**WORK REQUIRED**
Set down each entry below exactly as written, keeping the pictures out.

(Stored items)
•••••
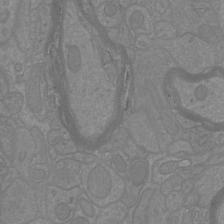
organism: Mouse
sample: Cortical neurons
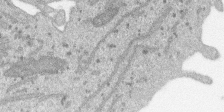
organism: Human
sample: Lung epithelial cells infected with SARS-CoV-2
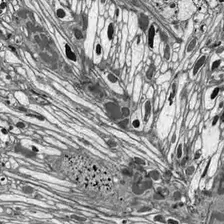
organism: Drosophila
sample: Optic lobe
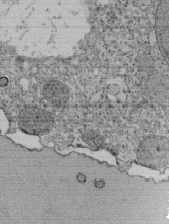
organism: Tetrahymena
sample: Cilia in tetrahymena
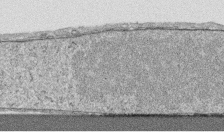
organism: Human
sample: CRL-1474
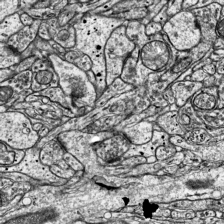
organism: Mouse
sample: Visual Cortex
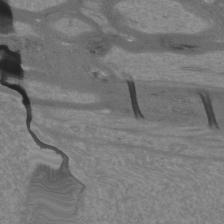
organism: Mouse
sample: Cortical neurons
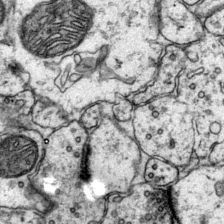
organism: Mouse
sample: Primary visual cortex
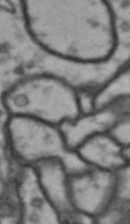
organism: Drosophila
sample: Brain
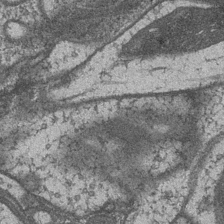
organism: Drosophila
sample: Optic medulla
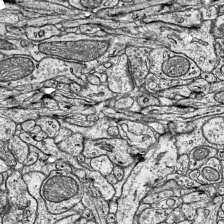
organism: Mouse
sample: Visual Cortex
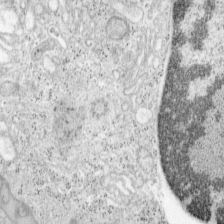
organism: Mouse
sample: OT-I killer T cells with ID8 ovarian cancer cells
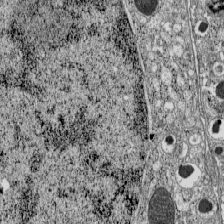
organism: C57BL Mouse
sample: Pancreatic islet
•••••
**RESPONSE AREA**
organism: Mouse
sample: Cortical neurons
organism: Human
sample: Lung epithelial cells infected with SARS-CoV-2
organism: Drosophila
sample: Optic lobe
organism: Tetrahymena
sample: Cilia in tetrahymena
organism: Human
sample: CRL-1474
organism: Mouse
sample: Visual Cortex
organism: Mouse
sample: Cortical neurons
organism: Mouse
sample: Primary visual cortex
organism: Drosophila
sample: Brain
organism: Drosophila
sample: Optic medulla
organism: Mouse
sample: Visual Cortex
organism: Mouse
sample: OT-I killer T cells with ID8 ovarian cancer cells
organism: C57BL Mouse
sample: Pancreatic islet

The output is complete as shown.